=== What is expected ===
What you should end up with is an exact copy of the lines from the one holding "organism: African green monkey" through the last line of the entries below, both included, and nothing else; leave every picture out.
=== Section Start ===
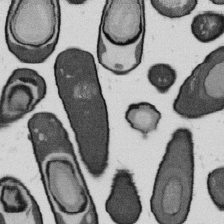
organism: B. subtilis
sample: Bacterial spore
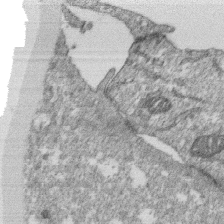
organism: African green monkey
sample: Vero E6 cells infected with SARS-CoV-2
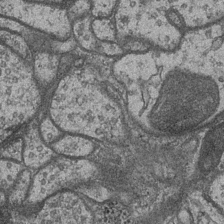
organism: Drosophila
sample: Optic medulla
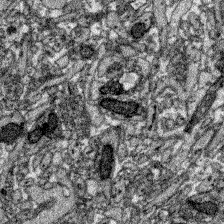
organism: Zebrafish
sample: Larval olfactory bulb
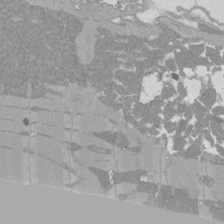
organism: Rat
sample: Left ventricle
=== Section End ===
=== Result of the exercise ===
organism: African green monkey
sample: Vero E6 cells infected with SARS-CoV-2
organism: Drosophila
sample: Optic medulla
organism: Zebrafish
sample: Larval olfactory bulb
organism: Rat
sample: Left ventricle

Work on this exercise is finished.